Despite reports Mr Turnbull donated as much as $1 million, his name does not appear in a list of election contributions released by the Australian Electoral Commission on Wednesday.

If Mr Turnbull donated to the party on July 1 or 2 – in the final days of the election campaign – the contribution won’t be revealed until next year’s returns.

Asked what he donated to the Liberal Party at the National Press Club on Wednesday, the PM said only that his donations were “regular”, “generous” and “disclosed in accordance with the law.”

The AEC figures revealed an uptick in donations to both major parties, with the largest donation coming in the form of a $1.3 million gift from mining magnate Paul Marks to the Liberal Party.

Election year windfall

The Liberal Party received nearly $15 million in total during 2015-16, up from around $10.3 million in the previous financial year.
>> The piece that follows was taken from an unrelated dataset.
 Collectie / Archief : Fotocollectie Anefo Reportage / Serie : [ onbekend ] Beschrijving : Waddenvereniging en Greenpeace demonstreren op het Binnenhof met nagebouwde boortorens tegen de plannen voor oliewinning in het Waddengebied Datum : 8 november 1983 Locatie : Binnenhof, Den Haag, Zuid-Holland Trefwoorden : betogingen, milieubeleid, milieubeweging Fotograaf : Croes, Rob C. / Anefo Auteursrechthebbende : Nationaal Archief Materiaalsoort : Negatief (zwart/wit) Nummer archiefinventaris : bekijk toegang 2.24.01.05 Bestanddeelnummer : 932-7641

Cabinet ministers Peter Dutton and Simon Birmingham also donated $50,000 and $20,000 respectively.

Labor raked in more than $10.3 million, an increase of around $3 million from 2014-15, with the largest donations coming from various unions.
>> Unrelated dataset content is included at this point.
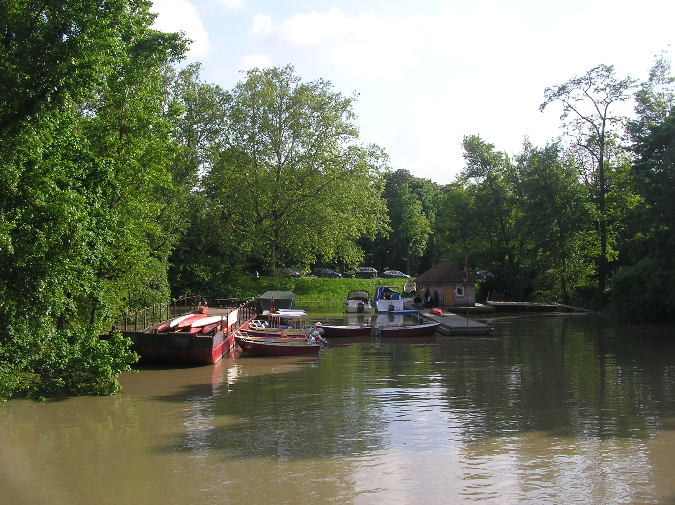 Zatoka Gondoli

Nearly $3 million flowed into the Greens coffers in the election year, bolstered by a $500,000 donation from Wotif.com founder Graeme Wood.

While the major parties do not receive donations from the tobacco industry, cigarette company Philip Morris donated $20,000 to the Liberal Democrats and $12,800 to the Nationals.

Donations reform

At his Press Club address on Wednesday, Mr Turnbull flagged the need for donations reform, including possible changes around foreign contributions.

He said Australians needed to be confident the electoral process was “free from foreign intervention or interference”.

A joint standing committee on electoral matters was examining the issue, the PM said.

The latest AEC figures showed contributions from a number of Chinese interests, including Hong Kong Kingston Investment Co. Ltd, which gave $710,000 or $150,000.